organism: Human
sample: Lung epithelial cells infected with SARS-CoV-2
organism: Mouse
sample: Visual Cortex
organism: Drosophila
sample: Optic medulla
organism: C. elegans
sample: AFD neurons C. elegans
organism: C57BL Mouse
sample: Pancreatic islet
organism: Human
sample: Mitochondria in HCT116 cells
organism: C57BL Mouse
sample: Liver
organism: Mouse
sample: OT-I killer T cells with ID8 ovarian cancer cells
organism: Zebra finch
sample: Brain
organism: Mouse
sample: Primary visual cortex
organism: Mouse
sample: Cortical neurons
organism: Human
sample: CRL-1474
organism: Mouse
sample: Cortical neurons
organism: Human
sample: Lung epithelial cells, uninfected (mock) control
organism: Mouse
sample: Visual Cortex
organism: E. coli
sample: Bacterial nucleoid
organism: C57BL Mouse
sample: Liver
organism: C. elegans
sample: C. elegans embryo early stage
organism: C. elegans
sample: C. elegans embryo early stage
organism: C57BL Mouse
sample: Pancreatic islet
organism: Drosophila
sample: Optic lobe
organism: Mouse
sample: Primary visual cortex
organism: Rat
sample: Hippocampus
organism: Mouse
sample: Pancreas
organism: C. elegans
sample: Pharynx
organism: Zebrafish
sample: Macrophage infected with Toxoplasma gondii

□ □ □ □ □ □ □

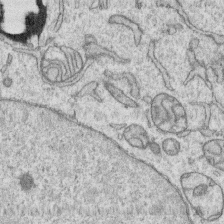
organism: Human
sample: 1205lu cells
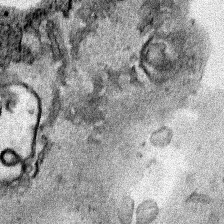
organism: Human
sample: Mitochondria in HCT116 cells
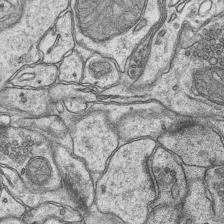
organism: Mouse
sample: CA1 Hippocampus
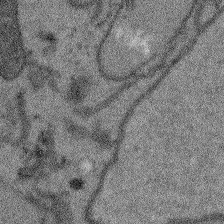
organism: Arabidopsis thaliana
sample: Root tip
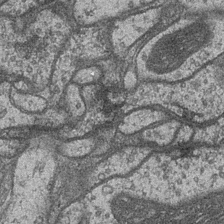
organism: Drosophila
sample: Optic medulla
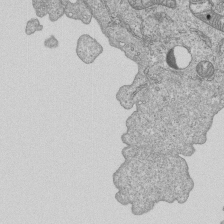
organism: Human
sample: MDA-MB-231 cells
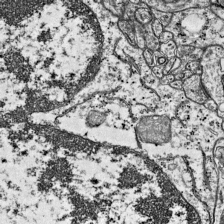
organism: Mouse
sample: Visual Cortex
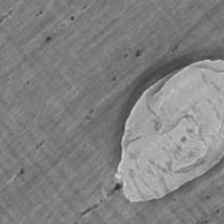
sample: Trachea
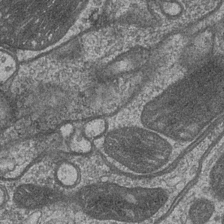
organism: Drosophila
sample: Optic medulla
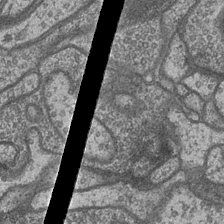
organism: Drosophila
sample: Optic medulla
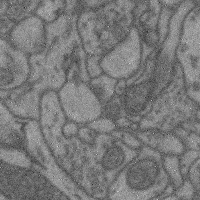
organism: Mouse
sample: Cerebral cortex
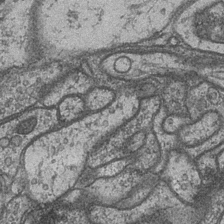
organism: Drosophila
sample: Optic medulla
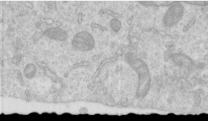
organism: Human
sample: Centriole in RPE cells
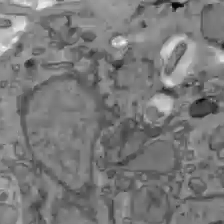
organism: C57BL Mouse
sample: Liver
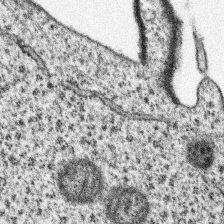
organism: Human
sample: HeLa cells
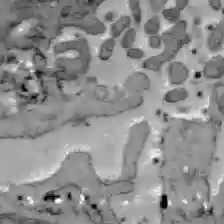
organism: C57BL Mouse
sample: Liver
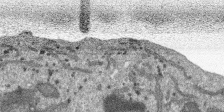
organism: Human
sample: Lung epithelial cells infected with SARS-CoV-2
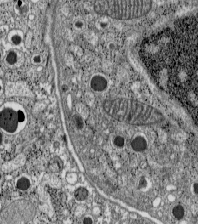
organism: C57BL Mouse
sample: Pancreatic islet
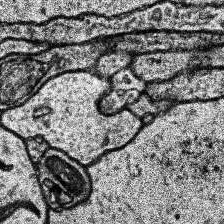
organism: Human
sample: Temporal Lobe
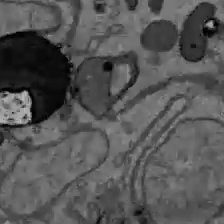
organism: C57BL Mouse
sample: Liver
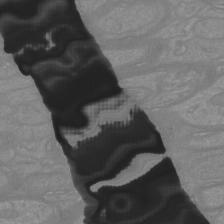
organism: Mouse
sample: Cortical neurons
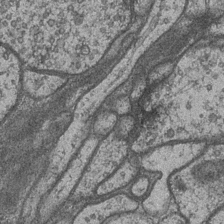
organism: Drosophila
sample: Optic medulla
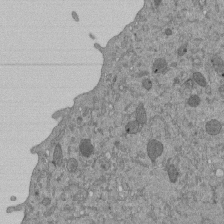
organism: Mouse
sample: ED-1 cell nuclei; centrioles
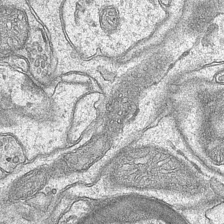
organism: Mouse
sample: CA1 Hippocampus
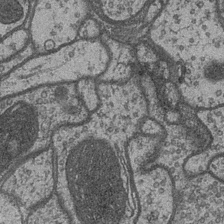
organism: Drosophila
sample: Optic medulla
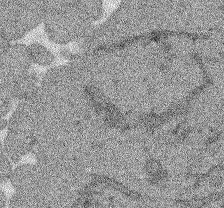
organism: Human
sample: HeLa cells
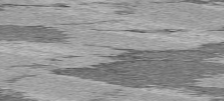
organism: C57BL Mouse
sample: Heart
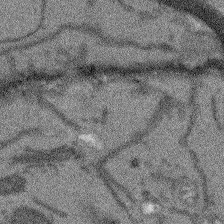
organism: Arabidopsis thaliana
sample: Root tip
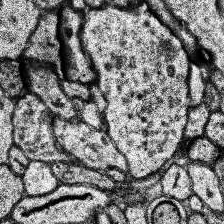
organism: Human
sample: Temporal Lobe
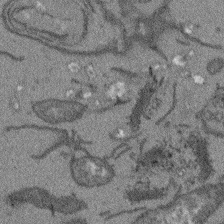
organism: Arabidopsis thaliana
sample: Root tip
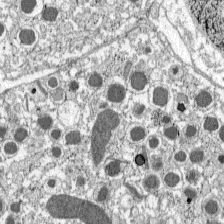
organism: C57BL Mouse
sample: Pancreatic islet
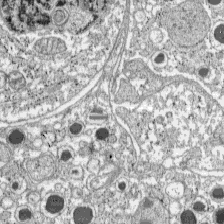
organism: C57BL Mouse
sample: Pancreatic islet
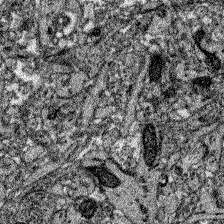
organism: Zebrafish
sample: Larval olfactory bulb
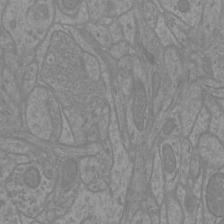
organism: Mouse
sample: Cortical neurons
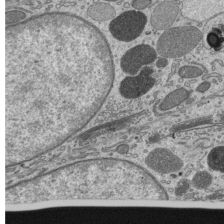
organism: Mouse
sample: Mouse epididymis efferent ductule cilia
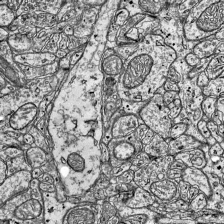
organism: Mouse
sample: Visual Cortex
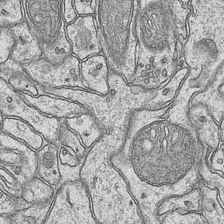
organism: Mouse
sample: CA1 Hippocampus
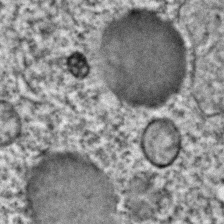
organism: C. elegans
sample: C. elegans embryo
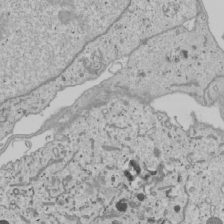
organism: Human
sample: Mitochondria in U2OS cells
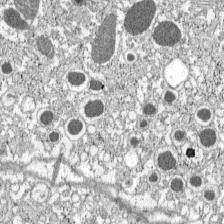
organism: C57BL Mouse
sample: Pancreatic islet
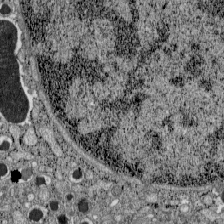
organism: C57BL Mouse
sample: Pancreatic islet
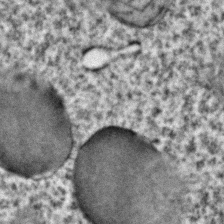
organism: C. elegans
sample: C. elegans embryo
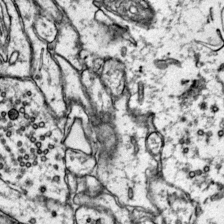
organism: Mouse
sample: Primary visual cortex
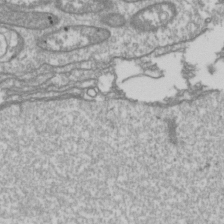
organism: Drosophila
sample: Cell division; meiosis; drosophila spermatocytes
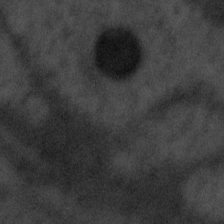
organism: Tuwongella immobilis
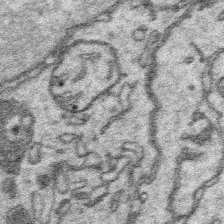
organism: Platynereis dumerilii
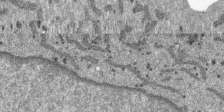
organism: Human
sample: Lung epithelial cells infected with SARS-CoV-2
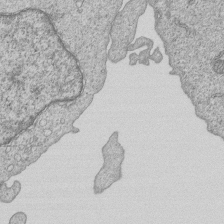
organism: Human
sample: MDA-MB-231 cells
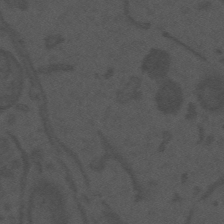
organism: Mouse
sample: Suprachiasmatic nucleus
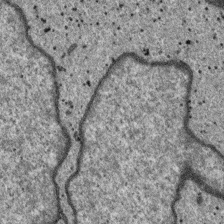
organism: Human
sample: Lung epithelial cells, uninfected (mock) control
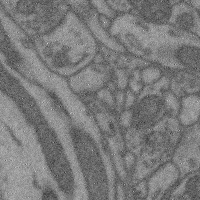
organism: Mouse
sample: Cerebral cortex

□ □ □ □ □ □ □

## Exercise requirements
Scan the lines above for "organism: E. coli" and for "sample: Macrophage infected". Repeat exactly the line holding each of them and every line in between.

## Expected answer
organism: E. coli
sample: Bacterial nucleoid
organism: C57BL Mouse
sample: Liver
organism: C. elegans
sample: C. elegans embryo early stage
organism: C. elegans
sample: C. elegans embryo early stage
organism: C57BL Mouse
sample: Pancreatic islet
organism: Drosophila
sample: Optic lobe
organism: Mouse
sample: Primary visual cortex
organism: Rat
sample: Hippocampus
organism: Mouse
sample: Pancreas
organism: C. elegans
sample: Pharynx
organism: Zebrafish
sample: Macrophage infected with Toxoplasma gondii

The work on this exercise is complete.